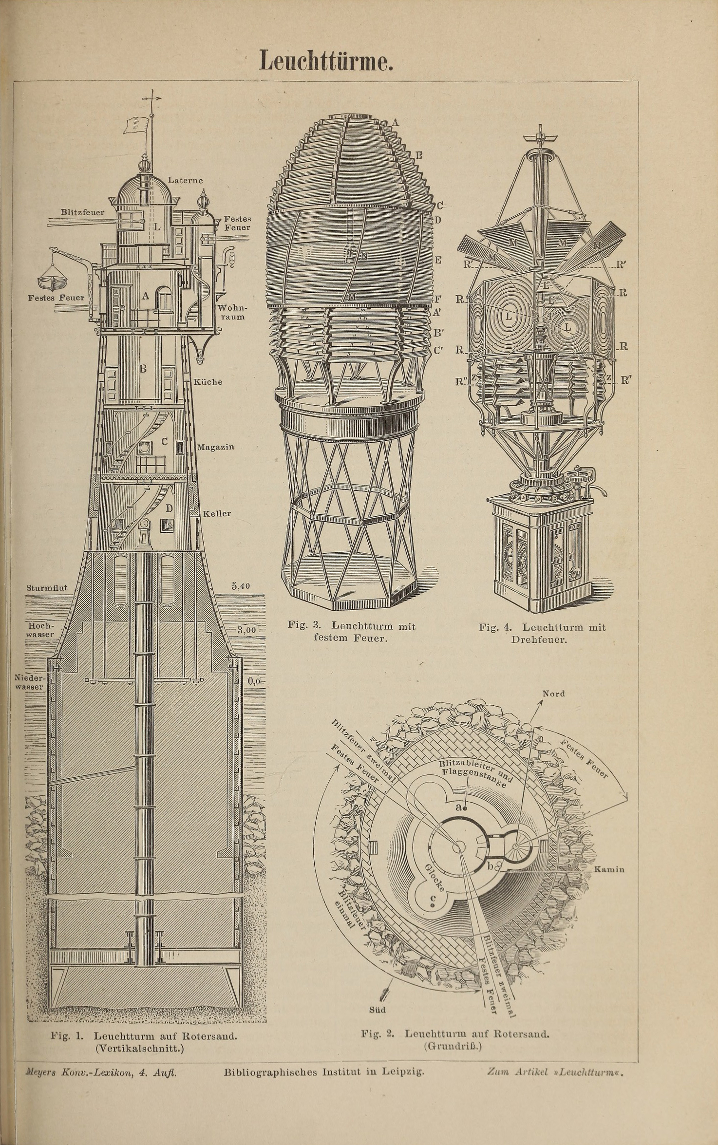 Original-Bildunterschrift: Leuchttürme. Fig. 1. Leuchtturm auf Rotersand (Vertikalschnitt). Fig. 2. Leuchtturm auf Rotersand (Grundriß). Fig. 3. Leuchtturm mit festem Feuer. Fig. 4. Leuchtturm mit Drehfeuer.
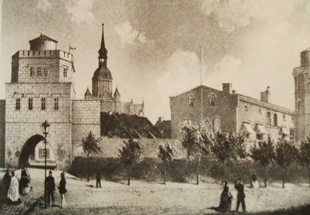 Das Bild zeigt eine Lithographie des Künstlers Robert Geissler, um 1855 (11,5x7,5cm). Dargestellt sind das Tribseer Innentor und die Navigationsschule. Dieses Foto wurde aus dem Buch "Geschichte der Stadt Stralsund" von Herbert Ewe, S. 255, abfotografiert.
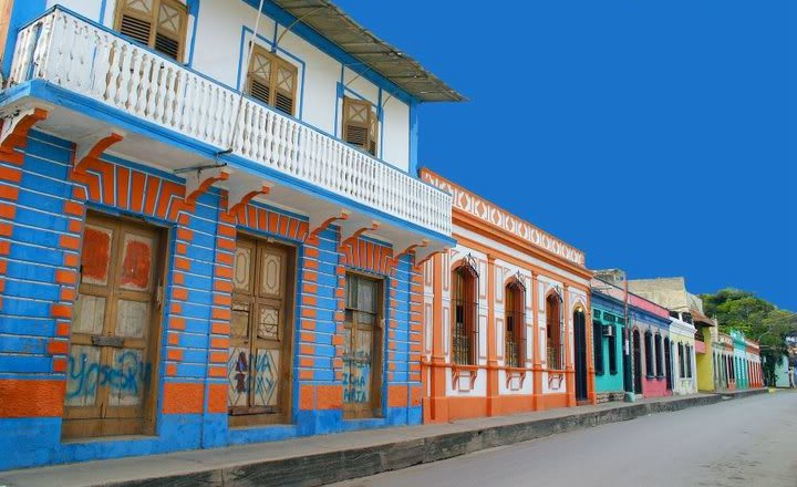 Casco histórico de la ciudad
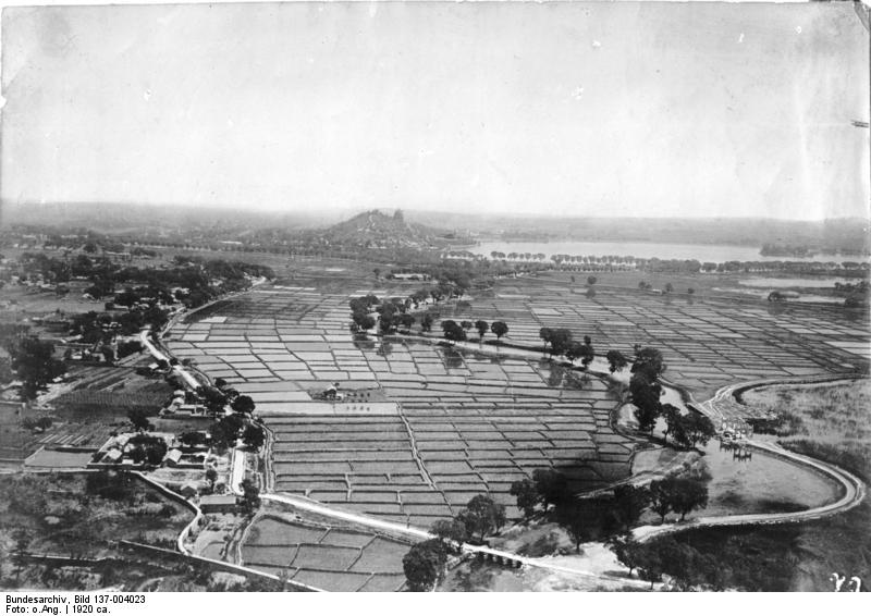 Reisfelder bei Peking.
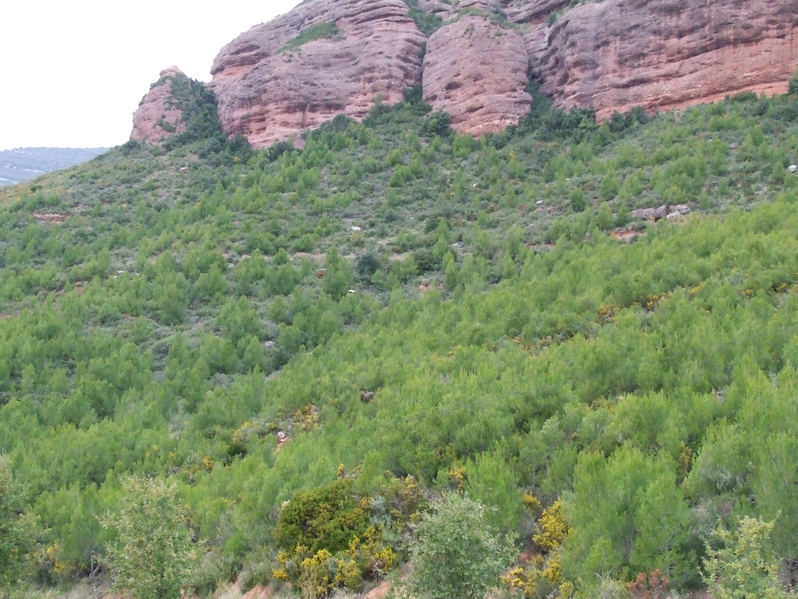 Bosc de Can Quintanes (Riells del Fai, Bigues i Riells, Vallès Oriental)
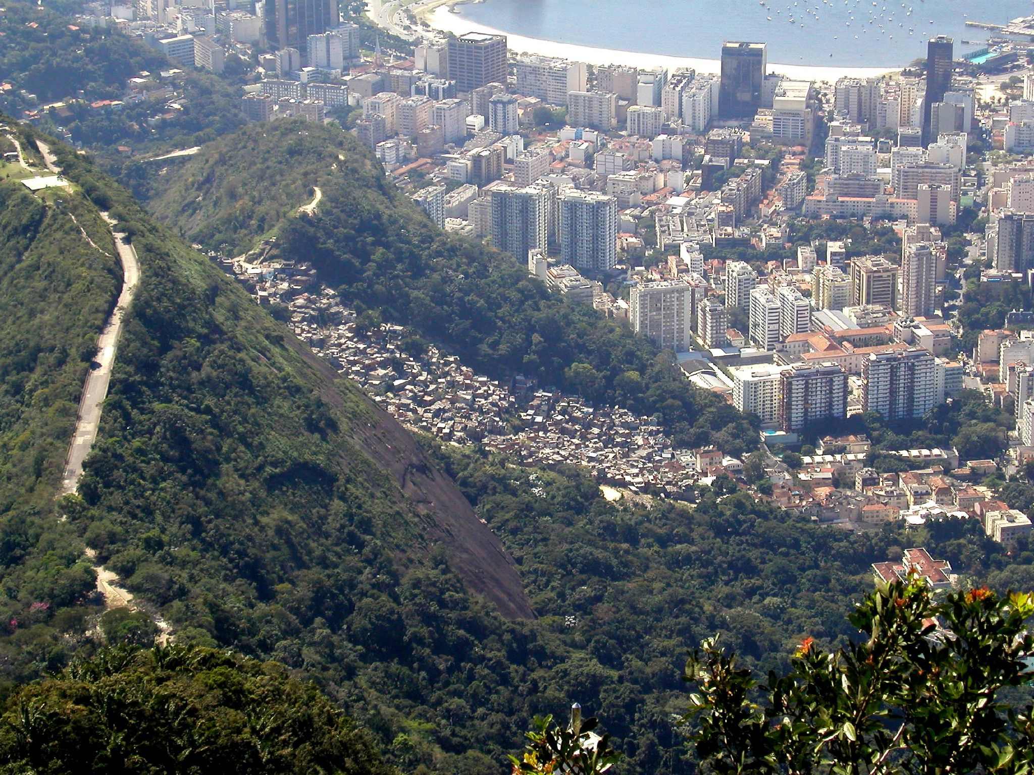 Favela Dona Marta as seen from Corcovado.
..........
What you have to do: Return the complete material exactly as it appears, without images.

Output for this exercise:
 Original-Bildunterschrift: Leuchttürme. Fig. 1. Leuchtturm auf Rotersand (Vertikalschnitt). Fig. 2. Leuchtturm auf Rotersand (Grundriß). Fig. 3. Leuchtturm mit festem Feuer. Fig. 4. Leuchtturm mit Drehfeuer.
 Das Bild zeigt eine Lithographie des Künstlers Robert Geissler, um 1855 (11,5x7,5cm). Dargestellt sind das Tribseer Innentor und die Navigationsschule. Dieses Foto wurde aus dem Buch "Geschichte der Stadt Stralsund" von Herbert Ewe, S. 255, abfotografiert.
 Casco histórico de la ciudad
 Reisfelder bei Peking.
 Bosc de Can Quintanes (Riells del Fai, Bigues i Riells, Vallès Oriental)
 Favela Dona Marta as seen from Corcovado.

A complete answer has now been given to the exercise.